Opere giovanili.
E’ probabilmente nel 1340 che Boccaccio fu richiamato a Firenze da suo padre, coinvolto nel fallimento dei Bardi. Il periodo protetto della sua vita finì così, e da allora in poi ci furono solo difficoltà e occasionali periodi di povertà. Da Napoli, tuttavia, il giovane Boccaccio portò con sé un bagaglio di lavoro letterario già completato. La caccia di Diana, la sua prima opera, è un breve poema, in terza rima (un verso giambico composto da strofe di tre versi), di non grande merito. Molto più importanti sono due opere con temi derivati da romanzi medievali: Il filocolo (c. 1336; “The Love Afflicted”), un’opera in prosa in cinque libri sugli amori e le avventure di Florio e Biancofiore (Floire e Blanchefleur); e Il filostrato (c. 1338; “The Love Struck”), un breve poema in ottava rima (una forma di strofa composta da otto versi di 11 sillabe) che racconta la storia di Troilo e della fedele Criseida. La Teseida (probabilmente iniziata a Napoli e terminata a Firenze, 1340-41) è un’ambiziosa epopea di 12 canti in ottava rima in cui le guerre di Teseo servono da sfondo all’amore di due amici, Arcita e Palemone, per la stessa donna, Emilia; Arcita alla fine la vince in un torneo ma muore immediatamente.

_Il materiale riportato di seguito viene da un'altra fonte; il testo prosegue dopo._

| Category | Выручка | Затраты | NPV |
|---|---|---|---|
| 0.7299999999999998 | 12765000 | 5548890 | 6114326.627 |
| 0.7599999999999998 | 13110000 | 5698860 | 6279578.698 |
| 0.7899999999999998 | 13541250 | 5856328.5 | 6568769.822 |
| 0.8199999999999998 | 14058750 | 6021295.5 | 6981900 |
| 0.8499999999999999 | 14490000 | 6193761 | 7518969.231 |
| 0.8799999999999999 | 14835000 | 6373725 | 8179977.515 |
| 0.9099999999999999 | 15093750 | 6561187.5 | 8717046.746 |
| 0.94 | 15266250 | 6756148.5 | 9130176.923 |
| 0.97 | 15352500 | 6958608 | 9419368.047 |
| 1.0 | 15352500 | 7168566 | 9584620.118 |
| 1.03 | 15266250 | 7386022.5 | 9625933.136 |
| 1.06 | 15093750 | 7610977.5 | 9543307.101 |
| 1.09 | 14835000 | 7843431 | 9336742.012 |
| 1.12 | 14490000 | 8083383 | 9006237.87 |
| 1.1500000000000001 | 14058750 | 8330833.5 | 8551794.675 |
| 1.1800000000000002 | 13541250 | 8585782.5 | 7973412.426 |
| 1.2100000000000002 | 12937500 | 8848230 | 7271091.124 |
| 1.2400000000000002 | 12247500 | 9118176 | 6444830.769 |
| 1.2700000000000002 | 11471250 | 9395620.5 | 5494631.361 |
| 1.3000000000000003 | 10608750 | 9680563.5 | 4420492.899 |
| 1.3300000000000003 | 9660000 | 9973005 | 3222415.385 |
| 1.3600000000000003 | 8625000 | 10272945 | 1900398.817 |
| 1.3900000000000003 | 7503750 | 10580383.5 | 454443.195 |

Mentre i temi della cavalleria e dell’amore in queste opere erano stati a lungo familiari nei circoli di corte, Boccaccio li arricchì con i frutti della sua acuta osservazione della vita reale e cercò di presentarli in modo nobile e illustre con uno sfoggio di cultura e ornamento retorico, in modo da rendere il suo italiano degno di confronto con i monumenti della letteratura latina. Fu Boccaccio, inoltre, che elevò alla dignità letteraria l’ottava rima, il metro di versi dei menestrelli popolari, che sarebbe poi diventato il veicolo caratteristico del verso italiano. Le prime opere di Boccaccio ebbero un effetto immediato fuori dall’Italia: Geoffrey Chaucer trasse ispirazione da Il filostrato per il suo Troilo e Criseide (come William Shakespeare avrebbe poi fatto per Troilo e Cressida) e dal Teseida di Boccaccio per il suo “Racconto del Cavaliere” nei Racconti di Canterbury.

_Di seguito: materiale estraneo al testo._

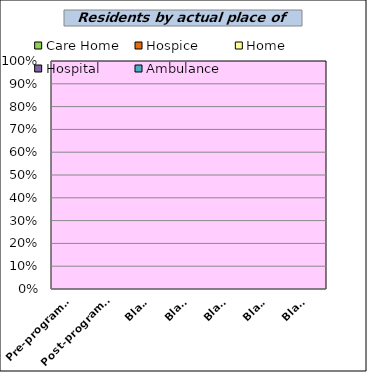
| Category | Care Home | Hospice | Home | Hospital | Ambulance  |
|---|---|---|---|---|---|
| Pre-programme | 0 | 0 | 0 | 0 | 0 |
| Post-programme | 0 | 0 | 0 | 0 | 0 |
| Blank | 0 | 0 | 0 | 0 | 0 |
| Blank | 0 | 0 | 0 | 0 | 0 |
| Blank | 0 | 0 | 0 | 0 | 0 |
| Blank | 0 | 0 | 0 | 0 | 0 |
| Blank | 0 | 0 | 0 | 0 | 0 |

I 10 o 12 anni successivi al ritorno di Boccaccio a Firenze sono il periodo della sua piena maturità, che culmina nel Decameron. Dal 1341 al 1345 lavora a Il ninfale d’Ameto, in prosa e terza rima; L’amorosa visione (1342-43), un mediocre poema allegorico di 50 brevi canti in terza rima; la prosa Elegia di Madonna Fiammetta (1343-44); e il poema Il ninfale fiesolano (forse 1344-45; “Storia della ninfa fiesolana”), in ottava rima, sull’amore del pastore Africo per la ninfa Mensola.

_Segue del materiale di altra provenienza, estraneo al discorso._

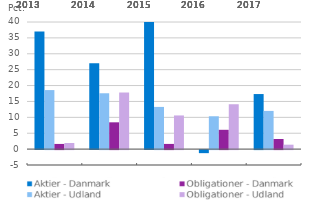
| Category | Aktier - Danmark | Aktier - Udland | Obligationer - Danmark | Obligationer - Udland |
|---|---|---|---|---|
| 2013 | 37.011 | 18.573 | 1.629 | 1.928 |
| 2014 | 27.022 | 17.574 | 8.432 | 17.812 |
| 2015 | 40.187 | 13.281 | 1.633 | 10.593 |
| 2016 | -0.955 | 10.335 | 6.075 | 14.117 |
| 2017 | 17.325 | 12.018 | 3.19 | 1.392 |

Boccaccio, nel frattempo, cercava continuamente di mettere ordine nei suoi affari finanziari, anche se non ci riuscì mai. Poco si sa, tuttavia, dei dettagli della sua vita nel periodo successivo al suo ritorno a Firenze. Fu a Ravenna tra il 1345 e il 1346, a Forlì nel 1347, a Firenze durante le devastazioni della peste nera nel 1348, e di nuovo a Firenze nel 1349.